Великий Гилельс - Елена Федорович
Шрифт:
Интервал:
Казалось бы, высшие оценки со стороны величайших музыкантов столетия должны были заставить критиков задуматься, прежде чем поучать и недоброжелательно критиковать Гилельса. Правда, не обо всех восторженных высказываниях в его адрес они знали, причиной чему поразительная скромность великого пианиста. К примеру, если об отзывах А. Боровского и Арт.
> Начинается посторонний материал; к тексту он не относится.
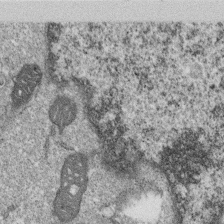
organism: African green monkey
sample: Vero E6 cells infected with SARS-CoV-2

Рубинштейна, встречах Гилельса с А. Тосканини и Я. Сибелиусом мы знаем из монографий С.М. Хентовой и Л.А. Баренбойма, то об оценке Гилельса Рахманиновым длительное время не было известно ничего. Только в серии статей, посвященных 90-летию со дня рождения Гилельса в 2006 году, из уст В.В. Горностаевой прозвучало следующее: «Рахманинов каждый год давал премию лучшему, по его мнению, пианисту. И однажды присудил эту премию Эмилю Григорьевичу. Можете себе представить, что это для него значило! Но об этом нельзя было никому говорить, ни в какой газете об этом не было напечатано. Ведь Рахманинов был эмигрант, ситуация в высшей степени напряженная. Премия была тщательно спрятана и сохранена»17.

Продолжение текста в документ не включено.